Quand la science se penche sur les herbiers marins tropicaux
Publié le 15/09/2026
OCEAN LEAVES est le nom de la chaire partenariale de l'UBO qui s'intéresse aux herbiers marins tropicaux. Elle permettra d'améliorer le suivi et la connaissance de ces écosystèmes encore peu connus du grand public et peu explorés par la recherche.

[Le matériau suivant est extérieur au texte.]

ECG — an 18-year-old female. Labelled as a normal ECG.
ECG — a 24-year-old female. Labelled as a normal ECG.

Le site internet de la chaire Ocean leaves de l'UBO
photo de couverture : Un dugong qui broute un herbier marin - Pïxabay
Les feuilles de l'océan, c'est la traduction d'OCEAN-LEAVES, le nom de cette chaire partenariale née fin mars à l'UBO. C'est aussi un acronyme : Optimisation de la conservation et de l’engagement pour les herbiers marins. Cette chaire est portée par la Fondation UBO et les scientifiques Claire Hellio et Fanny Kerninon, elle rassemble chercheurs, institutions et partenaires publics et privés ; elle a été lancée à Océanopolis, tout un symbole !
Les herbiers marins tropicaux, peu connus et pourtant précieux
On part de Brest, mais ce sont bien les herbiers tropicaux qui sont suivis par la chaire. La France d'outre-mer ne manque pas de territoires où ils poussent : les Antilles françaises, Mayotte, la Nouvelle-Calédonie... Les herbiers marins sont des écosystème de plantes à fleurs (phanérogames) avec feuilles et racines, composés d'une seule ou de plusieurs espèce(s).

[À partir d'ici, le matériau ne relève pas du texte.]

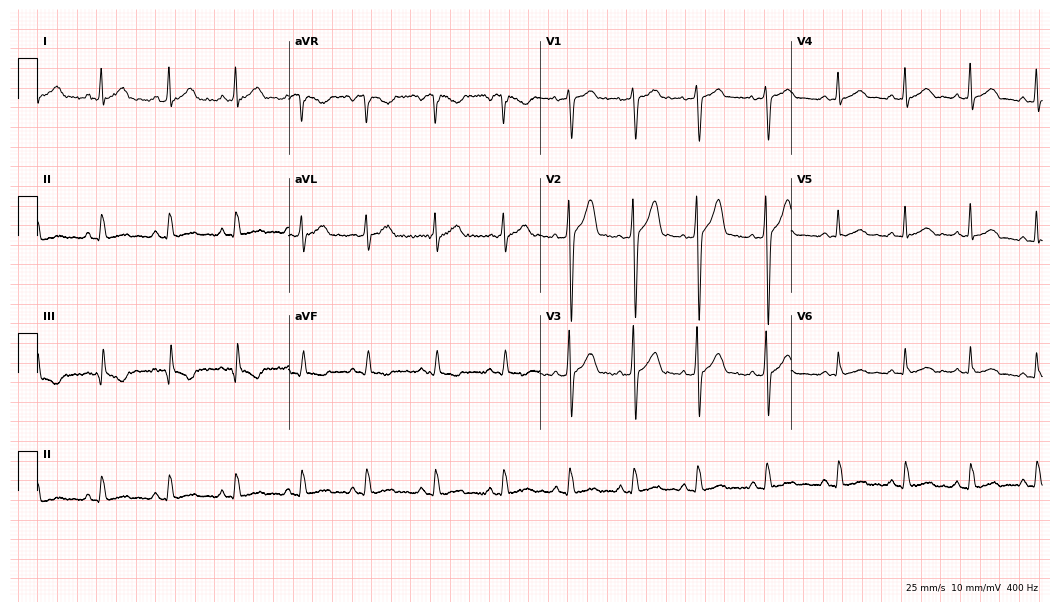
12-lead ECG from a 36-year-old male patient. Labelled as a normal ECG.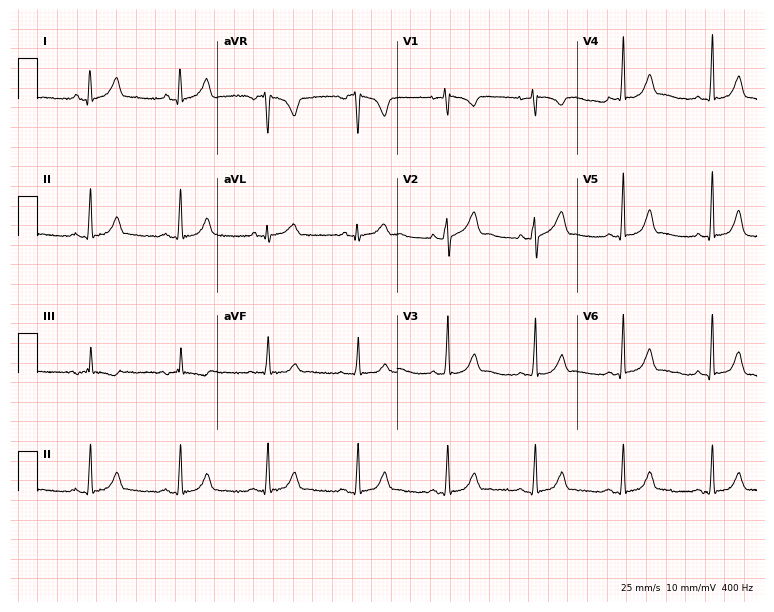
Electrocardiogram, a woman, 32 years old. Overall reading on record: normal ECG.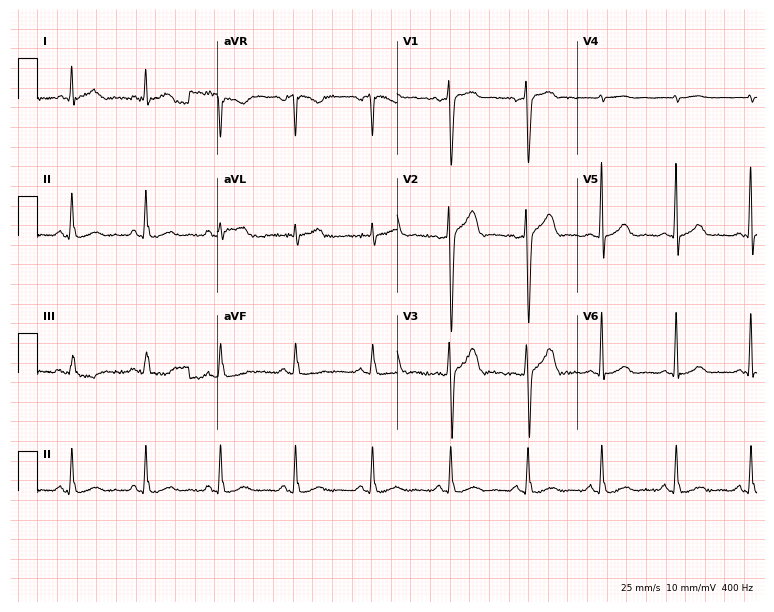
Standard 12-lead ECG recorded from a male, 50 years old (7.3-second recording at 400 Hz). None of these six findings is recorded: first-degree AV block, right bundle branch block, left bundle branch block, sinus bradycardia, atrial fibrillation, sinus tachycardia.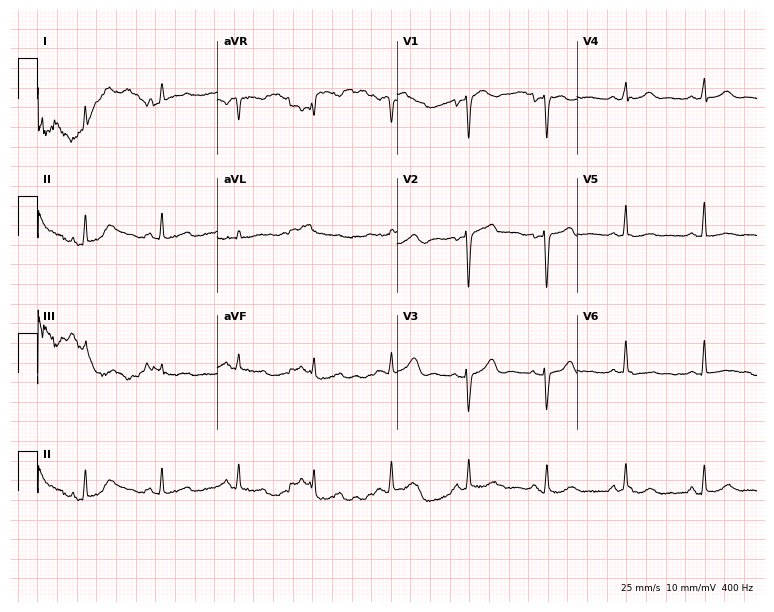
Standard 12-lead ECG recorded from a woman, 51 years old (7.3-second recording at 400 Hz). Read as a normal ECG.

On trouve des herbiers marins dans tout l'océan, partout autour du globe même au pôle nord, à faible profondeur pour capter la lumière. Parfois il ne reste que quelques pousses, ou bien c'est une vaste étendue qui forme écosystème avec algues et animaux associés : les herbiers marins sont à la fois des sources d'alimentation (pour les tortues ou les dugongs qui les broutent), des habitats (pour les hippocampes), des nurseries (pour les jeunes poissons). Ces plantes contribuent aussi à limiter l'érosion côtière et elles jouent leur rôle touristique (puisqu'elles constituent de jolis fonds marins à observer en plongée).
L'objectif de la chaire est de mettre au point un protocole transférable pour mieux collecter les données sur ces herbiers et mieux les suivre. Il existe bien des programmes de recherche sur les herbiers (notamment ceux de la Bretagne) mais beaucoup moins pour ceux des zones tropicales (dont on connait mieux les récifs coralliens ou les mangroves).

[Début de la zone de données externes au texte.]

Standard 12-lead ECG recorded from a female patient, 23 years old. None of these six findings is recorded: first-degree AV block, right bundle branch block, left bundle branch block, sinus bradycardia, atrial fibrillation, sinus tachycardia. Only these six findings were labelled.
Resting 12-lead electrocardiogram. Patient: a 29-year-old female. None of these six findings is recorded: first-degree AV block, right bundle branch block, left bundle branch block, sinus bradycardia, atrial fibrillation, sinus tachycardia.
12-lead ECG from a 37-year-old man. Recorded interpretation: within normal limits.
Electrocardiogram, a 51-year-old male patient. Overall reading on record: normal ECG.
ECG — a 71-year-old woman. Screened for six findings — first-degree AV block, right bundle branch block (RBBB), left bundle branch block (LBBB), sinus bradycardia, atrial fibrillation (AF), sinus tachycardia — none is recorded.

Les deux chercheuses vont s'intéresser en particulier à l'écologie chimique des herbiers marins tropicaux : interactions entre espèces, équilibres, composition, état de santé, microbiome (micro flore de surface et bactéries). On peut tout à fait identifier dans les herbiers des molécules actives dont pourra s'inspirer la recherche pour fabriquer de nouveaux médicaments. D'autres disciplines scientifiques seront progressivement associées à la chaire, y compris du droit car l'objectif est aussi d'influer sur les politiques publiques en faveur des herbiers.
Sensibiliser et mobiliser pour réduire les menaces qui pèsent sur les herbiers marins tropicaux
De nombreuses menaces pèsent sur les herbiers marins qui, de fait, déclinent : les pollutions, comme les composés antifooling (herbicides) qu'on applique sur les coques des bateaux, les intrants d'origine agricole, les résidus de métaux lourds d'origine industrielle, etc.
S'y ajoutent la destruction par le piétinement quand les herbiers marins émergent à marée basse ou l'arrachage par les ancres de bateaux.
Les scientifiques s'intéressent aussi aux effets du changement climatique sur les herbiers, à leurs éventuelles adaptations et résistances.
Ces anciennes plantes terrestres retournées à la mer qui se multiplient par leurs graines mais aussi par bouturage ont beaucoup à nous apprendre ! Mieux les connaître permettra aussi de sensibiliser le grand public, les autorités politiques et le monde socio-économique à leur cause.